[Dataset entries]
>>
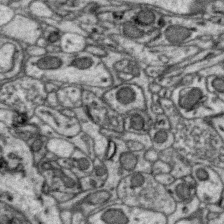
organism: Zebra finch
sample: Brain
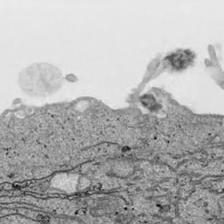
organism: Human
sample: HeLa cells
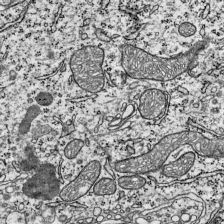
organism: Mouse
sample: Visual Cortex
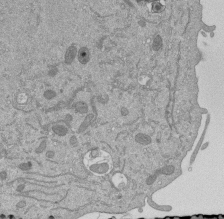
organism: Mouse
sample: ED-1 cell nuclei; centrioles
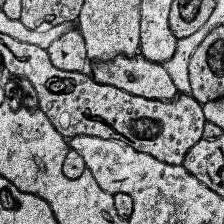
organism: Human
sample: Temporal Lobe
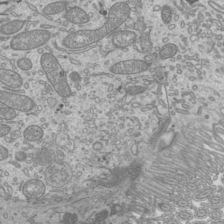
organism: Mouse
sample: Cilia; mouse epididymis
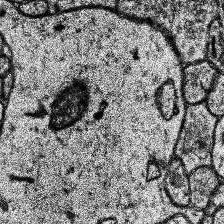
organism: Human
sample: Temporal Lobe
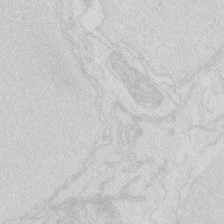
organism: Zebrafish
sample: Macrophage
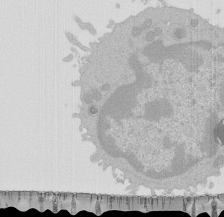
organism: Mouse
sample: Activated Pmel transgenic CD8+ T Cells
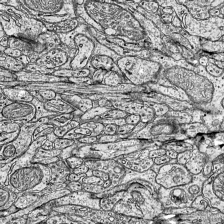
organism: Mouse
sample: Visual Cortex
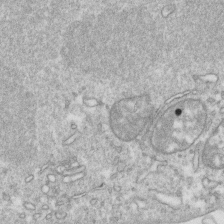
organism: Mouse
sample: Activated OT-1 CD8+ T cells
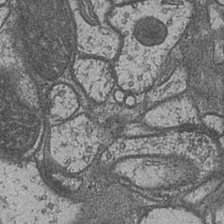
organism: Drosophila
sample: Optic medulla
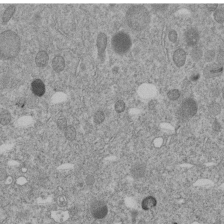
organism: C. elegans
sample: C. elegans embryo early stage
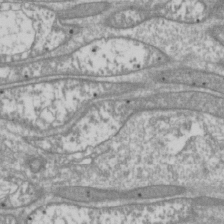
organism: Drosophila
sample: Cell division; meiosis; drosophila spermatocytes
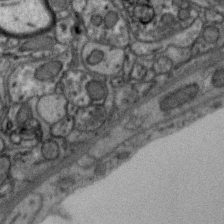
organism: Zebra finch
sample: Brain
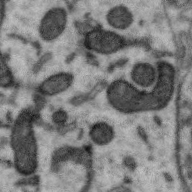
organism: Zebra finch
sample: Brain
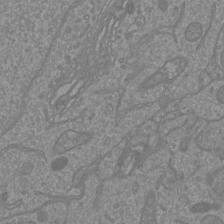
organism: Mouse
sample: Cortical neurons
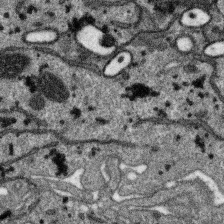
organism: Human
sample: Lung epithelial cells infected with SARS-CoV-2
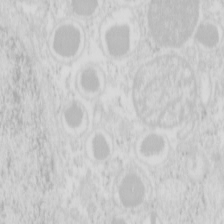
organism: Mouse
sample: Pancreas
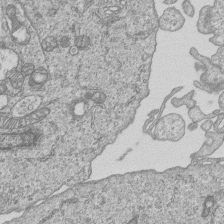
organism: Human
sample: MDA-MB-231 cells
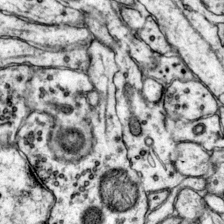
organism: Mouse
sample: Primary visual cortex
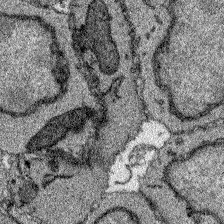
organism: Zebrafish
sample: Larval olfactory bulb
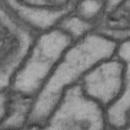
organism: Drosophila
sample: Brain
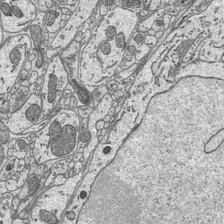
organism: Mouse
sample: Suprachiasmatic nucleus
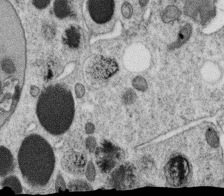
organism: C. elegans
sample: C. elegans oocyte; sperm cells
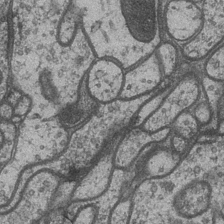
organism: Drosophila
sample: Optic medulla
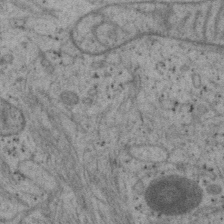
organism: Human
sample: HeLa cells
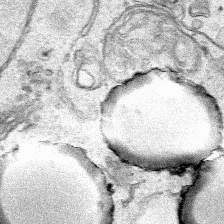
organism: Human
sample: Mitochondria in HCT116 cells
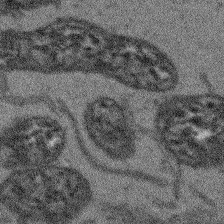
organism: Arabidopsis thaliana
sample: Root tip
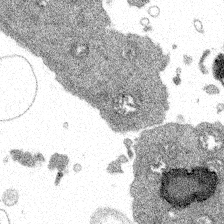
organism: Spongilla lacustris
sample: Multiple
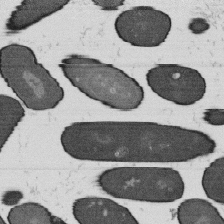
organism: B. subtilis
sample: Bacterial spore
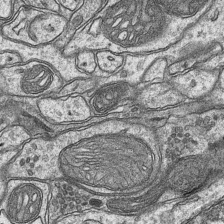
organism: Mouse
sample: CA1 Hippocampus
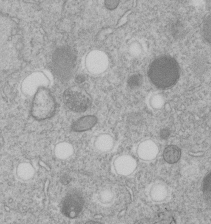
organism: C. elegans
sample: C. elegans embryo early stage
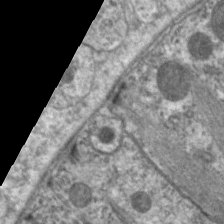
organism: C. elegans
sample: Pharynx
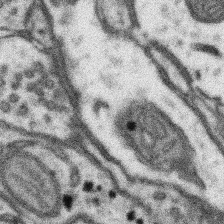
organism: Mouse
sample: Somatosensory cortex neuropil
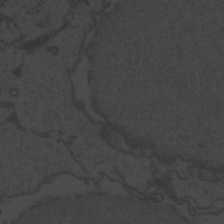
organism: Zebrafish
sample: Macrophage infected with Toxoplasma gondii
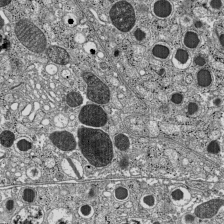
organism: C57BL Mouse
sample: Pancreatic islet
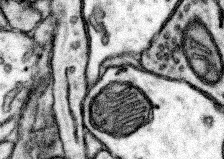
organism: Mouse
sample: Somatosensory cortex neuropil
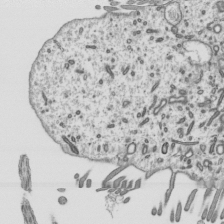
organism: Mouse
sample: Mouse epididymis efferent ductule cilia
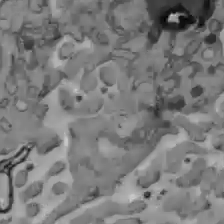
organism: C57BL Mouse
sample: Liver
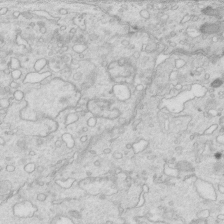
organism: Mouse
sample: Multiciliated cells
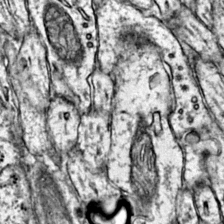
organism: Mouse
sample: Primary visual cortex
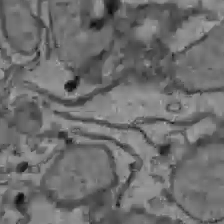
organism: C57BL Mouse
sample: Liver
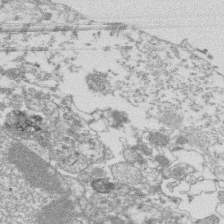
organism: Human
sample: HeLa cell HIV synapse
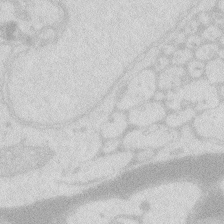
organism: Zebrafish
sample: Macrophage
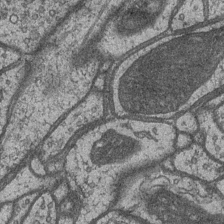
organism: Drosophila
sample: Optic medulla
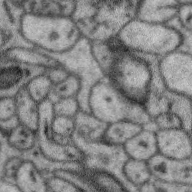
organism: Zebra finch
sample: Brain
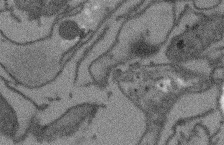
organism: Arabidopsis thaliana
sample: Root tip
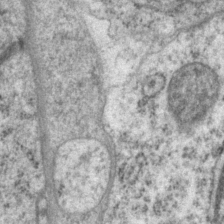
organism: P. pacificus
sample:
<<
# Activity
Every record above, copied exactly and without a single picture, makes up the answer.

# Solution to the problem
organism: Zebra finch
sample: Brain
organism: Human
sample: HeLa cells
organism: Mouse
sample: Visual Cortex
organism: Mouse
sample: ED-1 cell nuclei; centrioles
organism: Human
sample: Temporal Lobe
organism: Mouse
sample: Cilia; mouse epididymis
organism: Human
sample: Temporal Lobe
organism: Zebrafish
sample: Macrophage
organism: Mouse
sample: Activated Pmel transgenic CD8+ T Cells
organism: Mouse
sample: Visual Cortex
organism: Mouse
sample: Activated OT-1 CD8+ T cells
organism: Drosophila
sample: Optic medulla
organism: C. elegans
sample: C. elegans embryo early stage
organism: Drosophila
sample: Cell division; meiosis; drosophila spermatocytes
organism: Zebra finch
sample: Brain
organism: Zebra finch
sample: Brain
organism: Mouse
sample: Cortical neurons
organism: Human
sample: Lung epithelial cells infected with SARS-CoV-2
organism: Mouse
sample: Pancreas
organism: Human
sample: MDA-MB-231 cells
organism: Mouse
sample: Primary visual cortex
organism: Zebrafish
sample: Larval olfactory bulb
organism: Drosophila
sample: Brain
organism: Mouse
sample: Suprachiasmatic nucleus
organism: C. elegans
sample: C. elegans oocyte; sperm cells
organism: Drosophila
sample: Optic medulla
organism: Human
sample: HeLa cells
organism: Human
sample: Mitochondria in HCT116 cells
organism: Arabidopsis thaliana
sample: Root tip
organism: Spongilla lacustris
sample: Multiple
organism: B. subtilis
sample: Bacterial spore
organism: Mouse
sample: CA1 Hippocampus
organism: C. elegans
sample: C. elegans embryo early stage
organism: C. elegans
sample: Pharynx
organism: Mouse
sample: Somatosensory cortex neuropil
organism: Zebrafish
sample: Macrophage infected with Toxoplasma gondii
organism: C57BL Mouse
sample: Pancreatic islet
organism: Mouse
sample: Somatosensory cortex neuropil
organism: Mouse
sample: Mouse epididymis efferent ductule cilia
organism: C57BL Mouse
sample: Liver
organism: Mouse
sample: Multiciliated cells
organism: Mouse
sample: Primary visual cortex
organism: C57BL Mouse
sample: Liver
organism: Human
sample: HeLa cell HIV synapse
organism: Zebrafish
sample: Macrophage
organism: Drosophila
sample: Optic medulla
organism: Zebra finch
sample: Brain
organism: Arabidopsis thaliana
sample: Root tip
organism: P. pacificus
sample:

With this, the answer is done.